▸ Recorded data
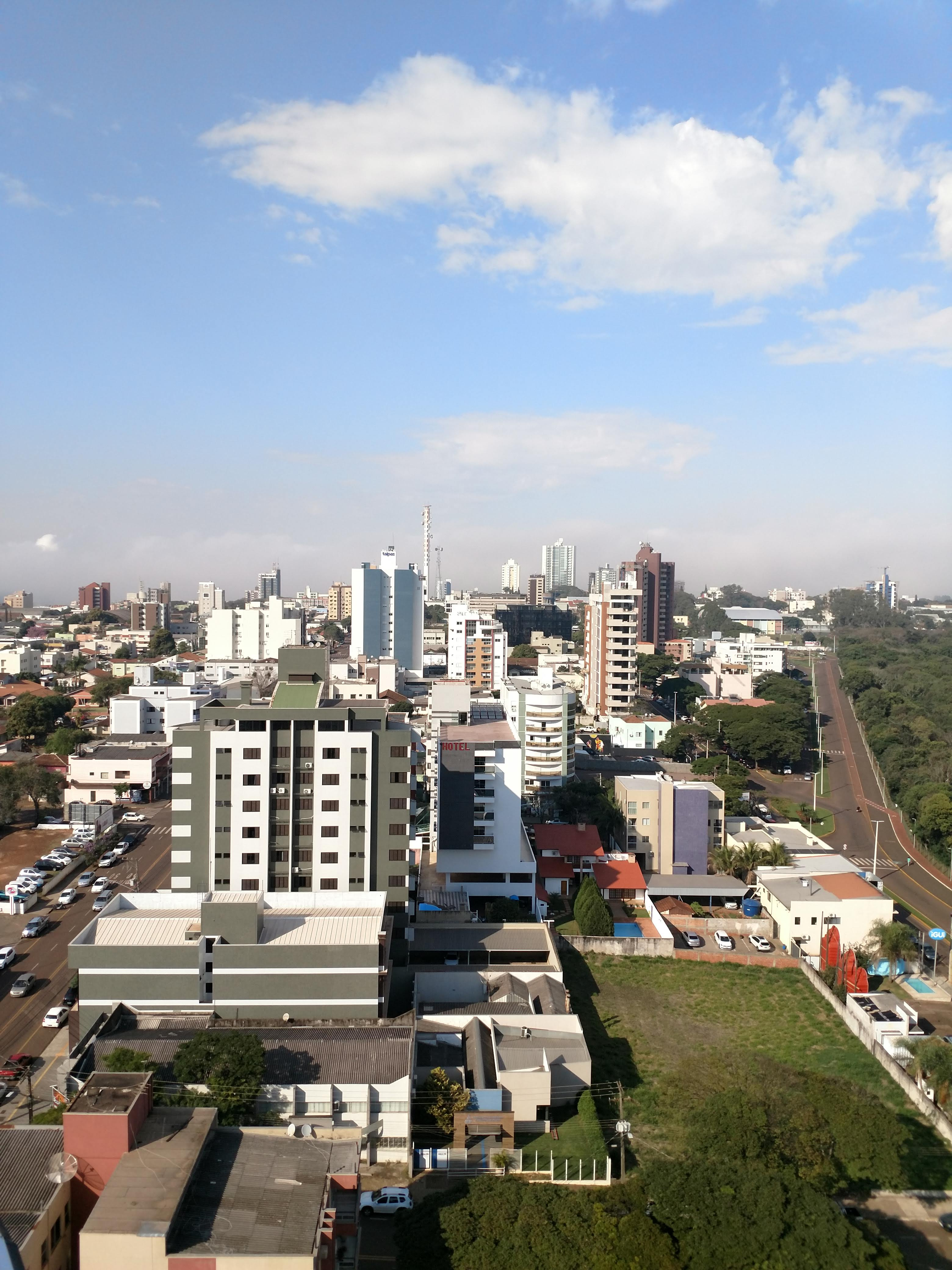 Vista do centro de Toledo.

* * *

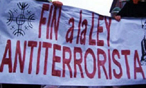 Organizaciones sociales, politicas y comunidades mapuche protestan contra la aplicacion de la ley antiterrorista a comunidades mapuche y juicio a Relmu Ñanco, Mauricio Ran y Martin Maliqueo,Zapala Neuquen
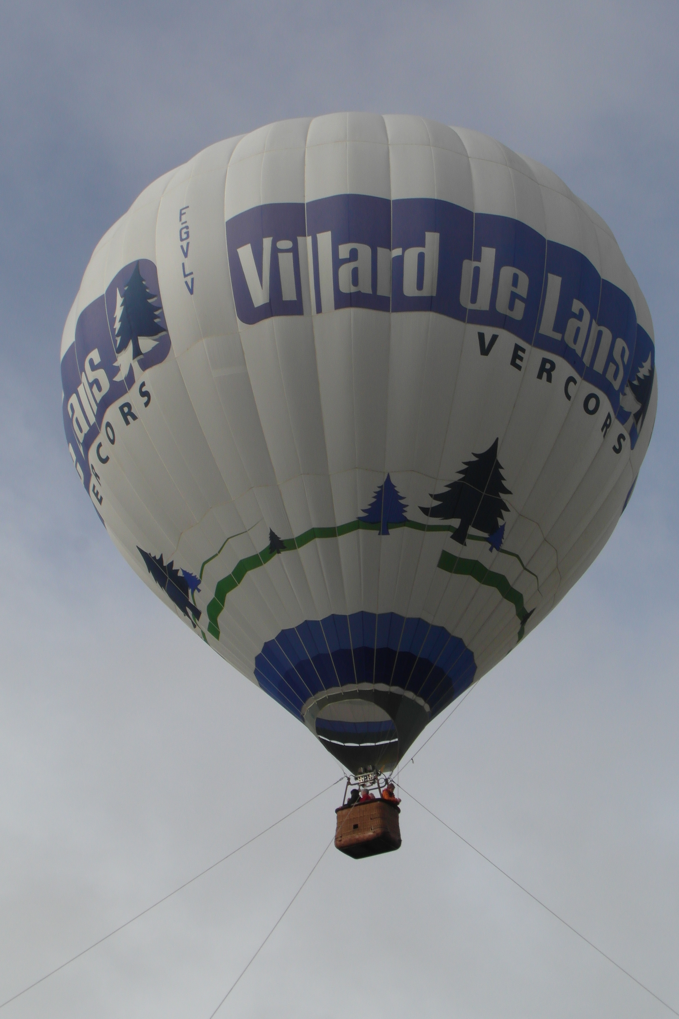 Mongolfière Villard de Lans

▸ Directions for this task
Among the entries above, take the line with "Organizaciones sociales, politicas", the line with "Mongolfière Villard de Lans", and all the lines between them, and restate them word for word without pictures.

▸ Exercise answer
 Organizaciones sociales, politicas y comunidades mapuche protestan contra la aplicacion de la ley antiterrorista a comunidades mapuche y juicio a Relmu Ñanco, Mauricio Ran y Martin Maliqueo,Zapala Neuquen
 Mongolfière Villard de Lans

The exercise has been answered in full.